* _Assignment_
Repeat, line for line, only the span that opens at the "sample: Larval olfactory bulb" line and closes at the final line below. Skip the pictures.

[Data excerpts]
☆ ☆ ☆
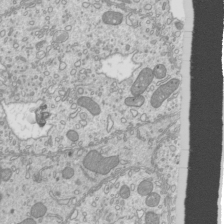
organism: Mouse
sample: Cilia; mouse epididymis
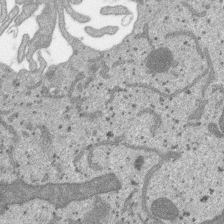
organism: Human
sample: Lung epithelial cells infected with SARS-CoV-2
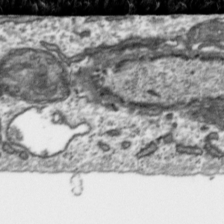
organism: Toxoplasma gondii
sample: Parasites in a vacuole inside a host cell
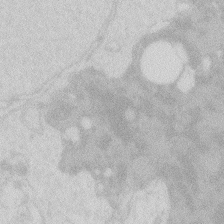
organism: Zebrafish
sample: Macrophage
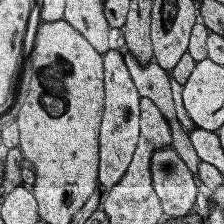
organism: Human
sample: Temporal Lobe
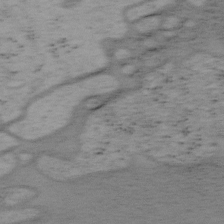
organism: Mouse
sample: OT-I killer T cells with ID8 ovarian cancer cells
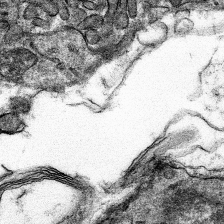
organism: Mouse
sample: Mouse hepatocytes
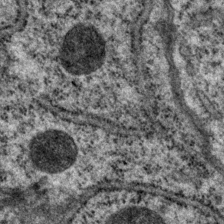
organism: P. pacificus
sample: Pharynx
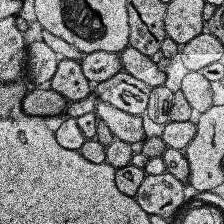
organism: Human
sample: Temporal Lobe
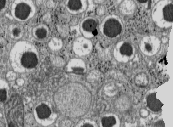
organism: C57BL Mouse
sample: Pancreatic islet
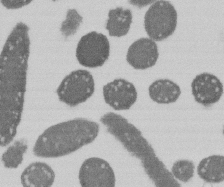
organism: E. coli
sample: Bacterial nucleoid
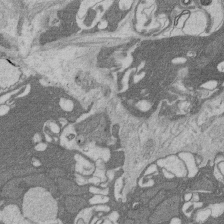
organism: Rat
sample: Salivary granule
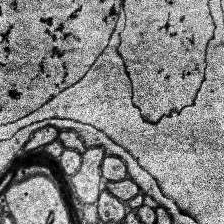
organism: Human
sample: Temporal Lobe
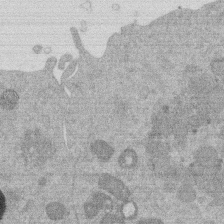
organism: Mouse
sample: Dividing mouse embryo 1 cell stage
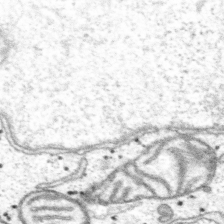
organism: Human
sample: HeLa cells
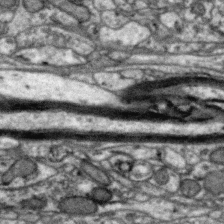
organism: Zebra finch
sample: Brain
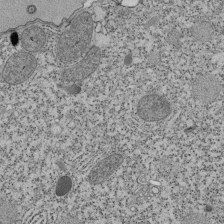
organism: Tetrahymena
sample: Cilia in tetrahymena
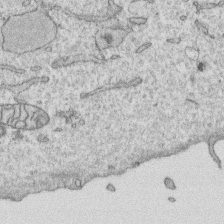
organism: Human
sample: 1205lu cells
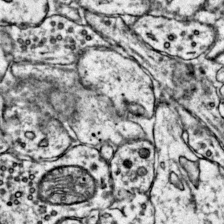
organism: Mouse
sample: Primary visual cortex
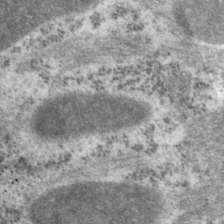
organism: P. pacificus
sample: Pharynx
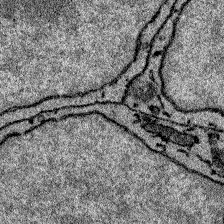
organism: Zebrafish
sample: Larval olfactory bulb
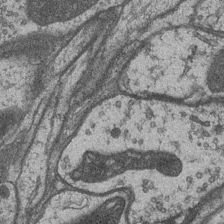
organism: Drosophila
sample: Optic medulla
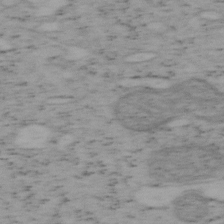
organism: Mouse
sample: OT-I killer T cells with ID8 ovarian cancer cells
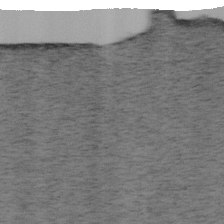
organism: Mouse
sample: OT-I killer T cells with ID8 ovarian cancer cells
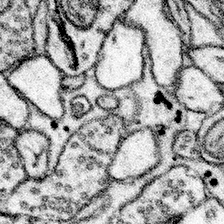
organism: Mouse
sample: Somatosensory cortex neuropil
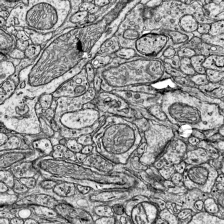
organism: Mouse
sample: Visual Cortex
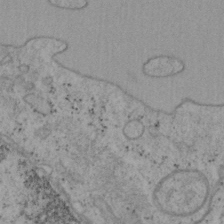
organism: Human
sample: HeLa cells
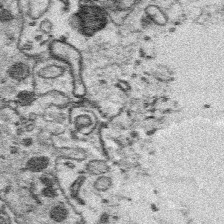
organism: Platynereis dumerilii
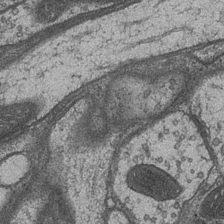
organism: Drosophila
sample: Optic medulla
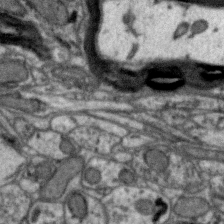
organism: Zebra finch
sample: Brain
☆ ☆ ☆
* _Written solution_
sample: Larval olfactory bulb
organism: Drosophila
sample: Optic medulla
organism: Mouse
sample: OT-I killer T cells with ID8 ovarian cancer cells
organism: Mouse
sample: OT-I killer T cells with ID8 ovarian cancer cells
organism: Mouse
sample: Somatosensory cortex neuropil
organism: Mouse
sample: Visual Cortex
organism: Human
sample: HeLa cells
organism: Platynereis dumerilii
organism: Drosophila
sample: Optic medulla
organism: Zebra finch
sample: Brain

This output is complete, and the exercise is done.